The 18.5% Boost: How NCCL Tuning Unlocked DDTree's Concurrency Potential on 8× Blackwell GPUs
In the high-stakes world of large language model inference benchmarking, a 3% improvement is respectable, 7% is noteworthy, and 18.5% is the kind of number that makes engineers sit up and pay attention. Message [msg 11340] captures exactly such a moment: the assistant reports the results of applying NCCL (NVIDIA Collective Communications Library) tuning to a TP4 (4-way tensor parallel) inference setup for the Qwen3.6-27B model running on 8× RTX PRO 6000 Blackwell GPUs, then pivots to launching TP8 benchmarks. The message is simultaneously a progress report, a validation of a tuning hypothesis, and a decision point that shapes the remainder of the benchmarking session.
The Road to This Message
To understand why this message exists, we must trace the chain of events that led to it. The session had been a grueling exercise in infrastructure recovery and methodical benchmarking. Earlier messages document a cascade of problems: a machine reboot that wiped the model from /dev/shm (tmpfs), a missing nvidia-uvm device cgroup permission (major number 511 was blocked by LXC cgroup v2 policies, preventing CUDA initialization), and the subsequent re-download of the 52 GB Qwen3.6-27B model. The assistant had already completed TP1 (single-GPU) benchmarks, which established DDTree with budget 15 (b15) as the clear winner — achieving up to 6.5× speedup over autoregressive at 1024-token outputs.
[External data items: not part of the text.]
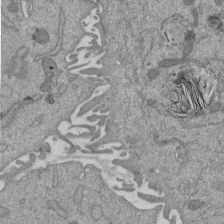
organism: Mouse
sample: ED-1 cell nuclei; centrioles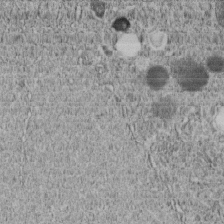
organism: C. elegans
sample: C. elegans embryo early stage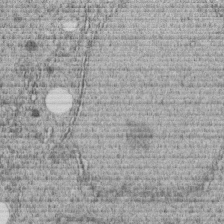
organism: C. elegans
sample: C. elegans embryo early stage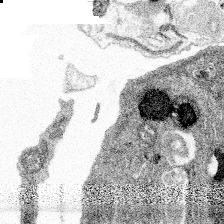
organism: Spongilla lacustris
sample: Multiple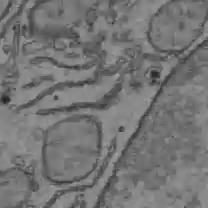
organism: C57BL Mouse
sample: Liver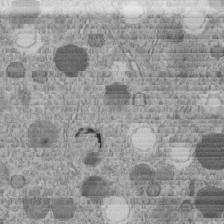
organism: C. elegans
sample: C. elegans embryo early stage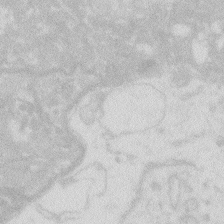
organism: Zebrafish
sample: Macrophage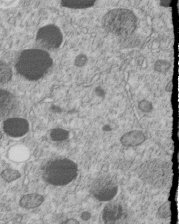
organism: C. elegans
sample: C. elegans embryo early stage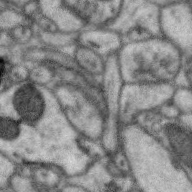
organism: Zebra finch
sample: Brain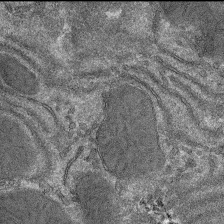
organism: Mouse
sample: Mouse hepatocytes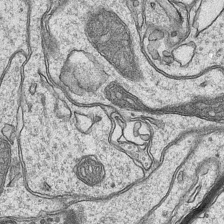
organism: Mouse
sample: CA1 Hippocampus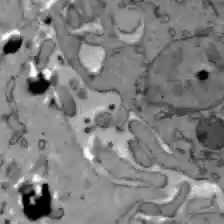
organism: C57BL Mouse
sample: Liver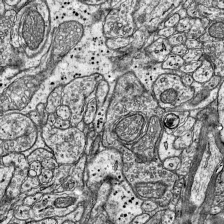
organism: Mouse
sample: Visual Cortex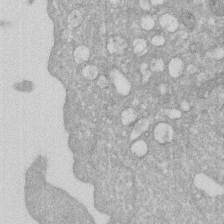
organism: Human
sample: HIV infected U937 cells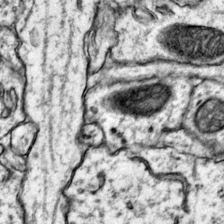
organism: Mouse
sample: Primary visual cortex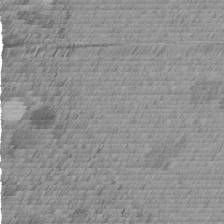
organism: C. elegans
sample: C. elegans embryo early stage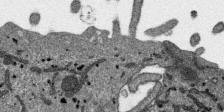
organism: Human
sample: Lung epithelial cells, uninfected (mock) control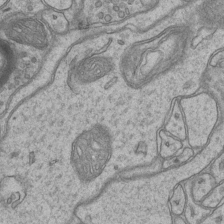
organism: Mouse
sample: CA1 Hippocampus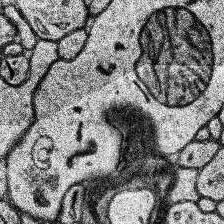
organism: Human
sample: Temporal Lobe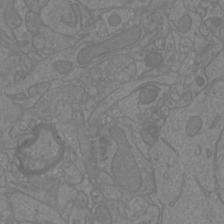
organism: Mouse
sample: Cortical neurons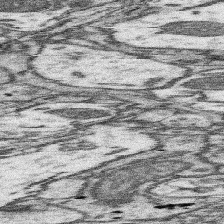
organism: Mouse
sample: Somatosensory cortex neuropil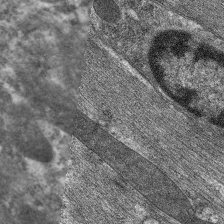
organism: C. elegans
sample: Pharynx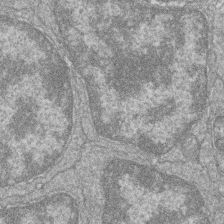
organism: Zebrafish
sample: Cilia; retinal pigment epithelium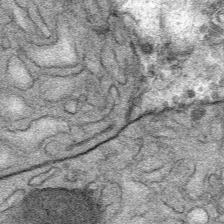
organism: Mouse
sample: Mouse Salivary gland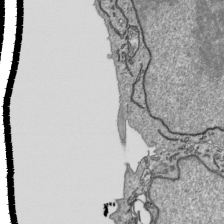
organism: Human
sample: Mitochondria in HCT116 cells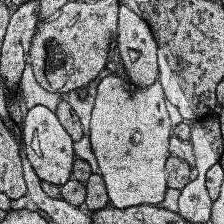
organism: Human
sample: Temporal Lobe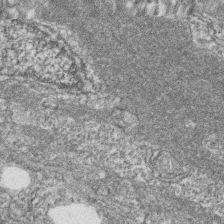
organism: Zebrafish
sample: Cilia; retinal pigment epithelium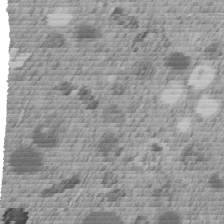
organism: C. elegans
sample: C. elegans embryo early stage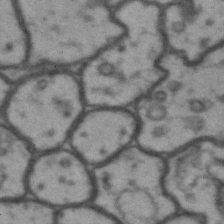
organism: Drosophila
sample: Brain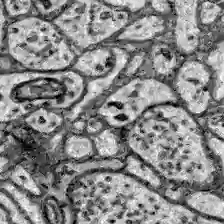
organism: Zebrafish
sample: Brain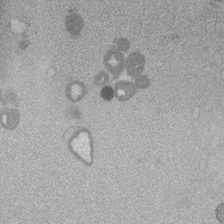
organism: Mouse
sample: Dividing mouse embryo 1 cell stage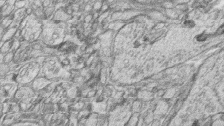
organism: Zebrafish
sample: synaptic ribbons in rod cells and cone cells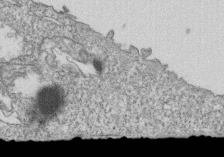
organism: Human
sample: HeLa cell HIV synapse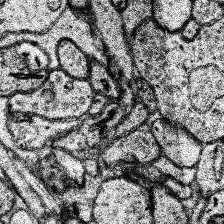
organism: Human
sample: Temporal Lobe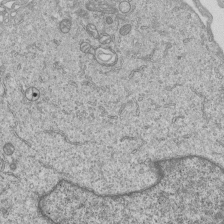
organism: Human
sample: MDA-MB-231 cells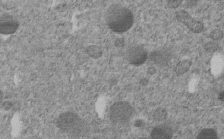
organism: C. elegans
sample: C. elegans embryo early stage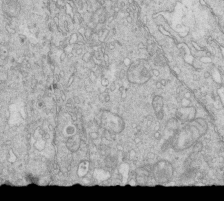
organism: Mouse
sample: Multiciliated cells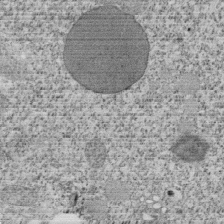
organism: Tetrahymena
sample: Cilia in tetrahymena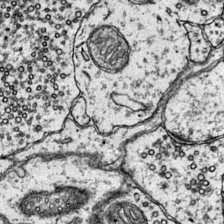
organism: Mouse
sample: Primary visual cortex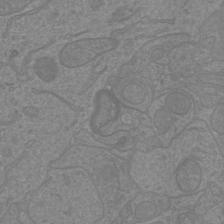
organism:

When the assistant moved to TP4 benchmarks, the user intervened with a critical observation: the GPUs were being assigned incorrectly across NUMA domains. The machine has two NUMA nodes: NUMA 0 (GPUs 0–3) and NUMA 1 (GPUs 4–7). The assistant had configured TP4 to use GPUs 1–4, which straddled both NUMA domains — a configuration that forces PCIe traffic across the inter-NUMA interconnect for every collective communication operation. The user's correction to use GPUs 0–3 (all on NUMA 0) was essential for meaningful results.
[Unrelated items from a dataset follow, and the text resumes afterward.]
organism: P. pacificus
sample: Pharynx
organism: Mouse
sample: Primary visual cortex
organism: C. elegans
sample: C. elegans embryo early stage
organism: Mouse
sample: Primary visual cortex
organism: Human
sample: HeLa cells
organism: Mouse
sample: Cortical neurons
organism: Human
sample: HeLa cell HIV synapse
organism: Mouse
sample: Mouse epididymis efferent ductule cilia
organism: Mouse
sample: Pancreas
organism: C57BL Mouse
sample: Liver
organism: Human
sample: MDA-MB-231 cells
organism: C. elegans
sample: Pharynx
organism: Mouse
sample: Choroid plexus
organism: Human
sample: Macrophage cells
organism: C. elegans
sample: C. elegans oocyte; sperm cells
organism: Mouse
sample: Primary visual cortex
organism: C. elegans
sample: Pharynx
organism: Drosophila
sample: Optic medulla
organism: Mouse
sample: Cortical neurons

Then came the pivotal user instruction: "There is some nccl tuning we might want to do, research the repo in ./, .md files have lots of perf tuning on different scenarios on this / similar machine." This directive sent the assistant on a targeted search of the repository's markdown files, which yielded a rich set of NCCL environment variables and host-level tuning parameters that had been empirically validated on this exact hardware configuration.
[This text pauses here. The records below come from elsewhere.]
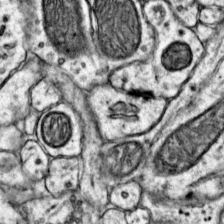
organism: Mouse
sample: Primary visual cortex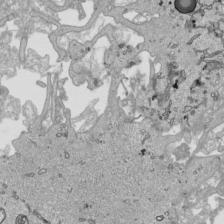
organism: Human
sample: Mitochondria in HCT116 cells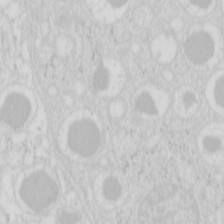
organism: Mouse
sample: Pancreas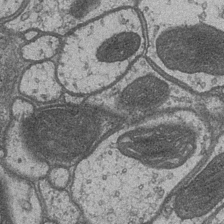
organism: Drosophila
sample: Optic medulla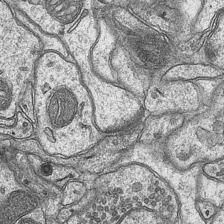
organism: Mouse
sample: CA1 Hippocampus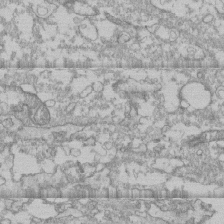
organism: Human
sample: CRL-1474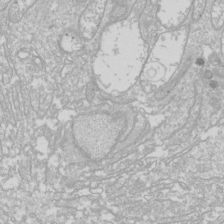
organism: Drosophila
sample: Cell division; meiosis; drosophila spermatocytes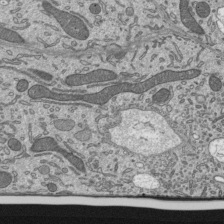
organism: Mouse
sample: Mouse epididymis efferent ductule cilia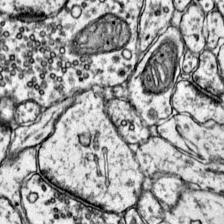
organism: Mouse
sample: Primary visual cortex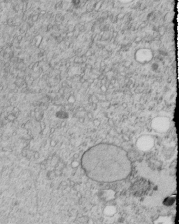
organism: C. elegans
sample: C. elegans embryo early stage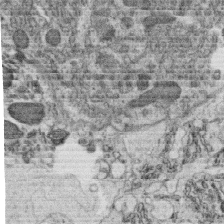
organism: C. elegans
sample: C. elegans oocyte; sperm cells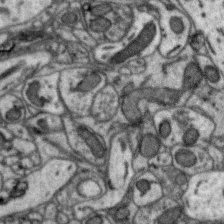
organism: Zebra finch
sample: Brain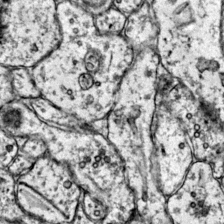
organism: Mouse
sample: Primary visual cortex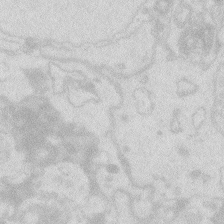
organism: Zebrafish
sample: Macrophage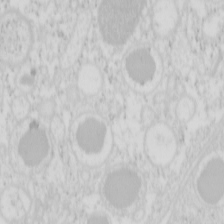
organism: Mouse
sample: Pancreas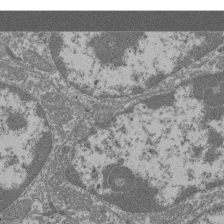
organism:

What the NCCL Tuning Entailed
The assistant's research task (executed as a subagent) uncovered two categories of tuning parameters. First, production-proven NCCL environment variables from the repository's own launch scripts:
NCCL_IB_DISABLE=1 # Disable InfiniBand (PCIe-only system)
NCCL_P2P_LEVEL=5 # P2P level for PCIe topology
NCCL_MIN_NCHANNELS=8 # Minimum communication channels
Second, PCIe-optimized variables derived from EAGLE-3 training patches:
NCCL_PROTO=LL # Low-latency protocol
NCCL_ALGO=Ring # Ring algorithm (Tree crashes on this machine)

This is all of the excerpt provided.